Granby nodded; he seemed not the least nonplussed at answering to her. Neither did Tharkay, who had been persuaded to stay on at least a little longer, as one of the few of them with any influence upon the ferals at all. He rather looked mostly amused, in his secretive way, once past the inquiring glance which he had first cast at Laurence: as Jane had insisted upon being taken to the newcome dragons at once, there had been no chance for Laurence to give Tharkay a private caution in advance of their meeting. He did not reveal any surprise, however, but only made her a polite bow, and performed the introductions quite calmly.

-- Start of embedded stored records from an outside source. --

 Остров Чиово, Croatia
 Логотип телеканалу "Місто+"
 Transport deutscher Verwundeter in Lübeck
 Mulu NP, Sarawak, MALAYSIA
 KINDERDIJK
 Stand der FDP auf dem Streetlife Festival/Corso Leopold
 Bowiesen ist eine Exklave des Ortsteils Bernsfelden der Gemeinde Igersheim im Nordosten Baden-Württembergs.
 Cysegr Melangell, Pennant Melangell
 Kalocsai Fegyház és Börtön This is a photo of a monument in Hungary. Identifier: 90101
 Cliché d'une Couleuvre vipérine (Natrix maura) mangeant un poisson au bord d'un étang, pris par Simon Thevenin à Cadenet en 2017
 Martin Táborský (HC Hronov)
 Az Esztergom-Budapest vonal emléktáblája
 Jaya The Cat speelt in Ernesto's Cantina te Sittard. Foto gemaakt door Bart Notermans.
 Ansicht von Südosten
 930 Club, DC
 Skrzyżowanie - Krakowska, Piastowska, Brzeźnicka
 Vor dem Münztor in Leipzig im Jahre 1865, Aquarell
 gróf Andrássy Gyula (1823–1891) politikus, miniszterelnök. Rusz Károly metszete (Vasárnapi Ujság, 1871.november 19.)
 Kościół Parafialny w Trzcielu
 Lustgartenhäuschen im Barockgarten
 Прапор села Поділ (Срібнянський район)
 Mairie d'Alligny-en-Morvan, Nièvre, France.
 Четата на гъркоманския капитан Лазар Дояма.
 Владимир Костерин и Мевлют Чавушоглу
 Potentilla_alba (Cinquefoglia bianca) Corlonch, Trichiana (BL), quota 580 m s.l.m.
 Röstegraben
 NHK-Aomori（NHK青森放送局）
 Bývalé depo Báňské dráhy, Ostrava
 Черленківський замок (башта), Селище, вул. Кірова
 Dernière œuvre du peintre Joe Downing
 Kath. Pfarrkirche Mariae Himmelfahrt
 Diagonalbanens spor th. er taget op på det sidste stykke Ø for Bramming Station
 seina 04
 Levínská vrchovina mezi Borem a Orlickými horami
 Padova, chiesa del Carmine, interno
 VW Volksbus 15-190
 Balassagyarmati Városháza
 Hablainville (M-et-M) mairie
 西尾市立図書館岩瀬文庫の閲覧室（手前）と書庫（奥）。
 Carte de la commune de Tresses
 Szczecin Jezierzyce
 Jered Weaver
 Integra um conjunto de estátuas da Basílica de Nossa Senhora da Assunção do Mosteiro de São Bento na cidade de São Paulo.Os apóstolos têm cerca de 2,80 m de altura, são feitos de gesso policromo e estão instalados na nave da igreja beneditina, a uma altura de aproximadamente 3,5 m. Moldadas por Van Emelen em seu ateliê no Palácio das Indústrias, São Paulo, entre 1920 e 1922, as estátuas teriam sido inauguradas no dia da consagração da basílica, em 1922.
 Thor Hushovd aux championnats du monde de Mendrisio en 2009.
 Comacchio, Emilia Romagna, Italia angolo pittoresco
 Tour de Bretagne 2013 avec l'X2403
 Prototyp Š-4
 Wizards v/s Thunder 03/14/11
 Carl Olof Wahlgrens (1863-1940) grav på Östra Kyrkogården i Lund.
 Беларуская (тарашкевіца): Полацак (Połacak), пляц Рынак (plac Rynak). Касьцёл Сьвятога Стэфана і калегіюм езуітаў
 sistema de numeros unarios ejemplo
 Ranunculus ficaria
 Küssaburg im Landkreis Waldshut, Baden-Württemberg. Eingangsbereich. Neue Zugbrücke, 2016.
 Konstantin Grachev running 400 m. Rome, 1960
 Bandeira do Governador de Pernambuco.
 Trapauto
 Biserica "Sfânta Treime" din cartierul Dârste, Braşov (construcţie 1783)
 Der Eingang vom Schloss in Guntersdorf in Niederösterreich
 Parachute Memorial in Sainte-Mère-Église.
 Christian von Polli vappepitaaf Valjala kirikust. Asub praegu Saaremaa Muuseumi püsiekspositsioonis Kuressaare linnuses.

Arkady and his band had made very little less confusion of their own clearings than Iskierka, preferring to knock down all the trees between and cluster together in a great heap. The chill of the December air did not trouble them, used as they were to the vastly colder regions of the Pamirs, but they spoke disapprovingly of the dampness, and on understanding that here before them was the senior officer of the covert, at once demanded from her an accounting of the promised cows, one apiece daily, by which they had been lured into service.

“They make the position that if they do not happen to eat the cows upon a given day, still they are owed the cattle, which they may call in at a future time,” Tharkay explained, provoking Jane’s deep laugh.

“Tell them they shall have as much as they like to eat on any occasion, and if they are too suspicious for that to satisfy them, we shall make them a tally: they may each of them take one of these logs they have knocked about over to the feeding pens, and mark it when they take a cow,” Jane said, more merry than offended at being met with such negotiations. “Pray ask will they agree to a rate of exchange, two hogs for a cow, or two sheep, should we bring in some variety?”

The ferals put their heads together and muttered and hissed and whistled amongst themselves, in a cacophony made private only by the obscurity of their language, and finally Arkady turned back and professed himself willing to settle on the trade agreement, except that he insisted goats should be three to a cow, they having some contempt for that animal, more easily obtained in their former homeland and likely there to be scrawny.

Jane bowed to him to seal the arrangement, and he bobbed his head back, his expression deeply satisfied, and rendered all the more piratical by the red splash of mongrel color which covered one of his eyes and spilled down his neck. “They are a gang of ruffians and make no mistake,” Jane said, as she led them back towards her offices, “but I have no doubt of their flying, at any rate: with that sort of wiry muscle they will go in circles around anything in their weight-class, or over it, and I am happy to stuff their bellies for them.”